The diversity of microbes in the human body has important consequences on disease and nutrition, with less diversity often linked to autoimmune diseases, obesity, and gastrointestinal disorders. In a study published this week in the journal Proceedings of the National Academy of Sciences, researchers studied the evolution of the human microbiome by comparing the microbial communities in the gut of human’s closest relatives, the African apes, to human’s. They found that the human microbiome had much less diversity than that of African apes, and even less diversity was observed in American’s guts compared to humans in non-industrialized nations.
The scientists collected hundreds of fecal samples from wild chimpanzees from Tanzania, wild bonobos from the Democratic Republic of the Congo, and wild gorillas from Cameroon, as well as from humans living urban lifestyles in the U.S. and Europe, rural lifestyles in Malawi, preindustrial lifestyles in southern Amazon rainforests of Venezuela, and hunter-gatherer lifestyles in Tanzania.
Results of the identification of microbes found in each fecal sample showed that the human gut microbiome is significantly less diverse than that of apes, even though there are also substantial differences among the multiple ape species. These findings confirm that microbial diversity has decreased significantly during human evolution and has changed even more rapidly in humans than among ape populations.

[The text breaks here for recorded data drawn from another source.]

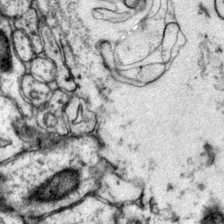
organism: Mouse
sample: Primary visual cortex
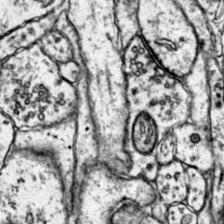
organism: Mouse
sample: Primary visual cortex
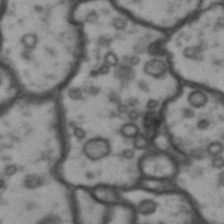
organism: Drosophila
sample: Brain
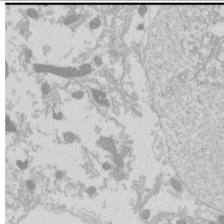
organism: Drosophila
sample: Cell division; meiosis; drosophila spermatocytes
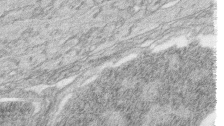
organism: Zebrafish
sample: synaptic ribbons in rod cells and cone cells
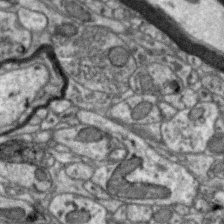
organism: Zebra finch
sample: Brain
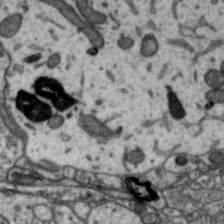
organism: Zebra finch
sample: Brain
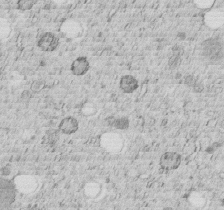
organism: C. elegans
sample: C. elegans embryo early stage
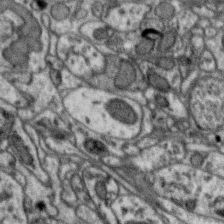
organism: Zebra finch
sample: Brain
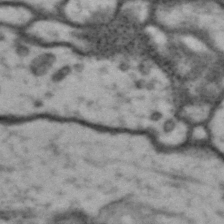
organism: Drosophila
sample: Brain
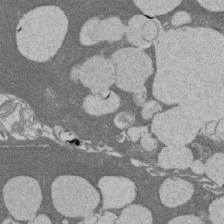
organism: Rat
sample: Salivary granule
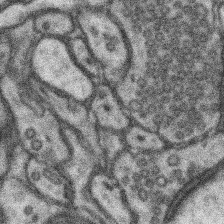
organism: Mouse
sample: Somatosensory cortex neuropil
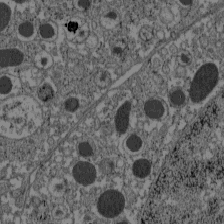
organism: C57BL Mouse
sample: Pancreatic islet
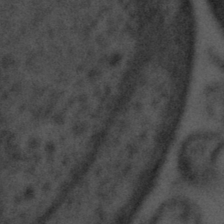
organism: Tuwongella immobilis
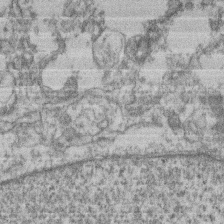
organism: Mouse
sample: T cell stromal cell synapse
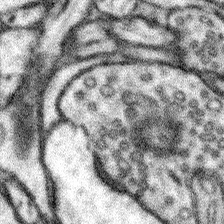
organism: Mouse
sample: Somatosensory cortex neuropil
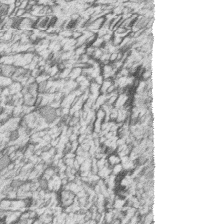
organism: Zebrafish
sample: synaptic ribbons in rod cells and cone cells
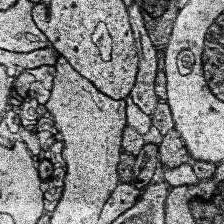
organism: Human
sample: Temporal Lobe
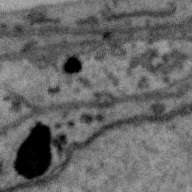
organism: Zebra finch
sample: Brain
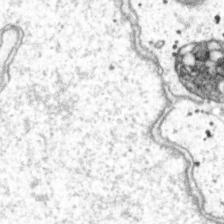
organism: Human
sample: HeLa cells
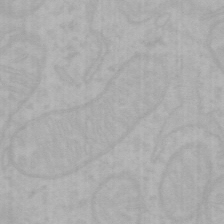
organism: Mouse
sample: Choroid plexus
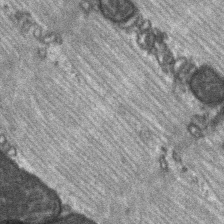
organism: C57BL Mouse
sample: Soleus
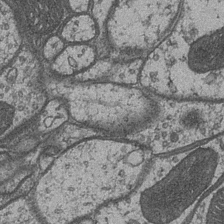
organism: Drosophila
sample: Optic medulla
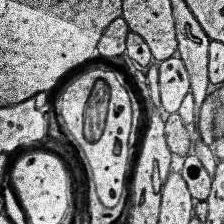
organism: Human
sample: Temporal Lobe
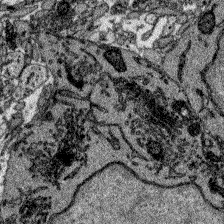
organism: Zebrafish
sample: Larval olfactory bulb
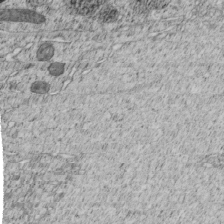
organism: C. elegans
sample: C. elegans embryo early stage
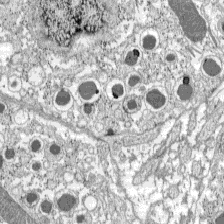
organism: C57BL Mouse
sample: Pancreatic islet
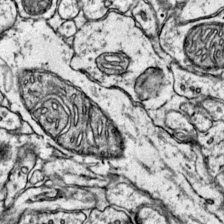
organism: Mouse
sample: Primary visual cortex
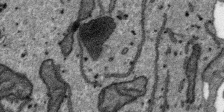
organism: Human
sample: Lung epithelial cells, uninfected (mock) control
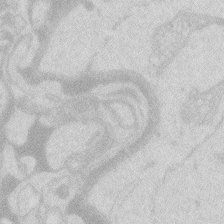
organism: Zebrafish
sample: Macrophage
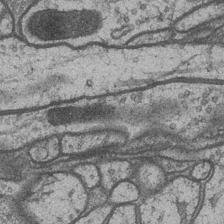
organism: Drosophila
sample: Optic medulla
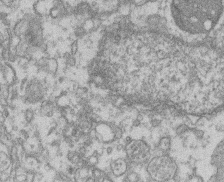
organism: Mouse
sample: T cell stromal cell synapse
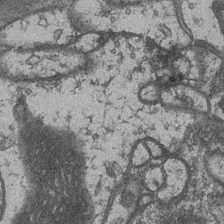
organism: Drosophila
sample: Optic medulla
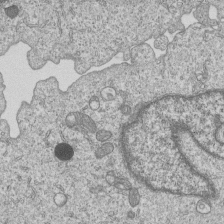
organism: Human
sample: MDA-MB-231 cells
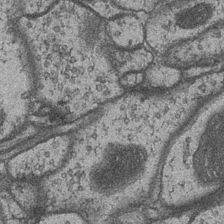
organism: Drosophila
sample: Optic medulla
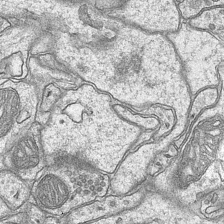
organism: Mouse
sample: CA1 Hippocampus
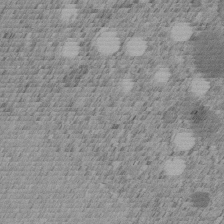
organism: C. elegans
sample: C. elegans embryo early stage
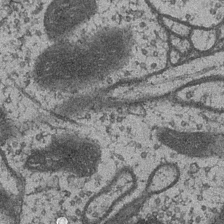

People living in urban cities in the United States had the least microbiome diversity, which could be a result of cultural differences, differences in diet, increase in c-section prevalence, increased use of antibacterial cleaning products, and antibiotics. As we have seen in previous studies, lower levels of microbiome diversity in humans has been linked to both immune system and gastrointestinal diseases. At this point we don’t fully understand the implications that these changes in human gut diversity over time are having but it is important to better understand this as we develop new therapeutics by manipulating the microbial communities in our gut.